Scripting

Table of Contents

17.1. Using the system environment: os and sys modules
17.2. Running Programs
17.3. Parsing command line options with getopt
17.4. Parsing
17.5. Searching for patterns.
17.5.1. Introduction to regular expressions
17.5.2. Regular expressions in Python
17.5.3. Prosite
17.5.4. Searching for patterns and parsing

17.1. Using the system environment: os and sys modules

There are modules in the Python library that help you to interact with the system.

The sys module.  The sys module provides an interface with the Python interpreter: you can retrieve the version, the strings displayed as prompt (by default: '>>>' and '...'), etc... You can find the arguments that were provided on the command line:

% python -i prog.py myseq.fasta
>>> import sys
>>> sys.argv
['prog.py', 'myseq.fasta']
	
The file handle for the standard input, output and error are accessible from the sys module:

>>> sys.stdout.write("a string\n")
a string
>>> sys.stdin.read()
a line
another line
'a line\nanother line\n'                                                  (1)
	    
1

You have to enter a Ctl-D here to end the input.

The os module.  This module is very helpful to handle files and directories, processus, and also to get environment variables (see environ dictionary).
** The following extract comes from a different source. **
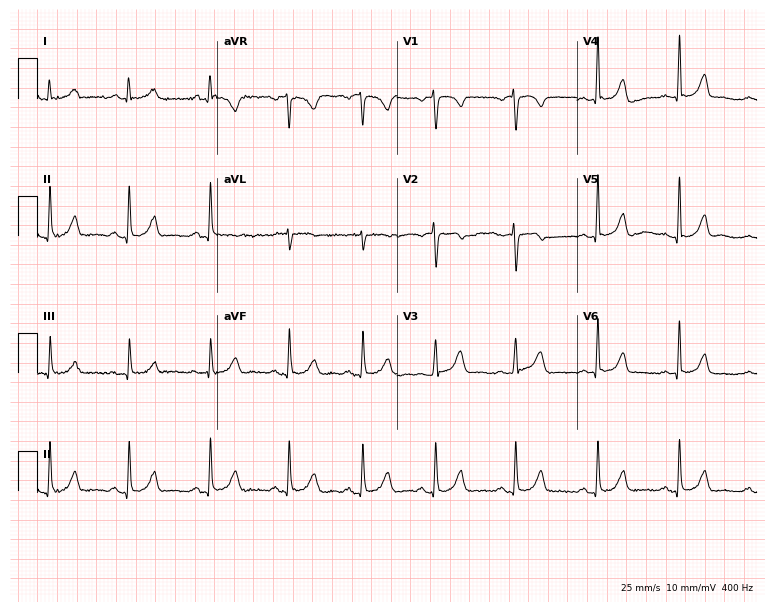
12-lead ECG from a woman, 80 years old (7.3-second recording at 400 Hz). Recorded interpretation: within normal limits.

One of the most useful component is the os.path module, that you use to get informations on files:

>>> import os.path
>>> os.path.exists('myseq.fasta')
1
>>> os.path.isfile('myseq.fasta')
1
>>> os.path.isdir('myseq.fasta')
0
>>> os.path.basename('/local/bin/perl')
'perl'
	  

Exercise 17.1. Basename of the current working directory

Write the statements to display the basename of the current working directory.
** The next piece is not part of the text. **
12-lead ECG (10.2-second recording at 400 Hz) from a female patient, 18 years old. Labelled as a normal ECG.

The os.path module provides a method: walk that enables to walk in all the directories from a starting directory and to call a given function on each.
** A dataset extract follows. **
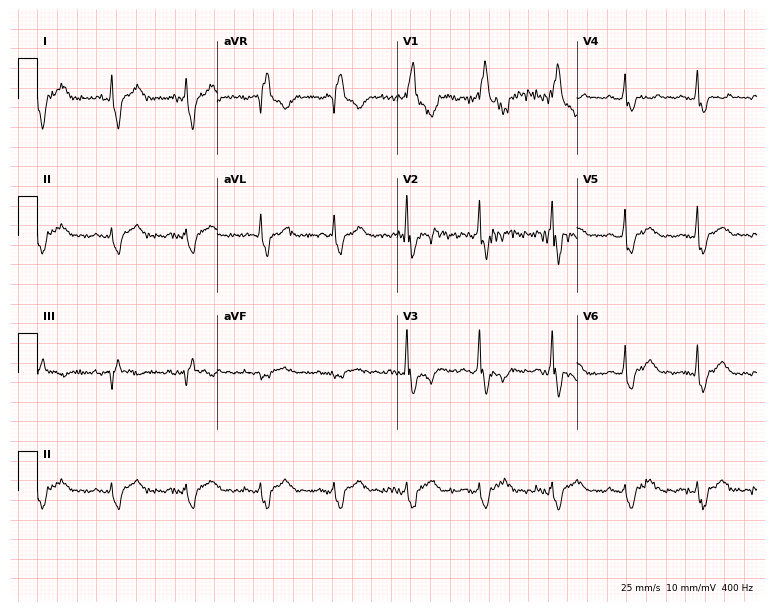
Electrocardiogram (7.3-second recording at 400 Hz), a 35-year-old male. Of the six screened findings (first-degree AV block, right bundle branch block, left bundle branch block, sinus bradycardia, atrial fibrillation, sinus tachycardia), none is recorded. Only these six findings were labelled.

Example 17.1. Walking subdirectories

The following code displays for each directory its name and how many files it contains:

>>> def f(arg, dirname, fnames): 
...     print dirname, ": ", len(fnames)

>>> os.path.walk('.', f, None)
	  
The arguments of function f must be: dirname, which is the name of the directory, and fnames which is a list containing the names of the files and subdirectories in dirname. arg is a free parameter, that is passed to walk (here: None).

Exercise 17.2. Finding files in directories

Find a file of a given name and bigger than a given size in a directory and its sub-directories. Only consider files, not directories.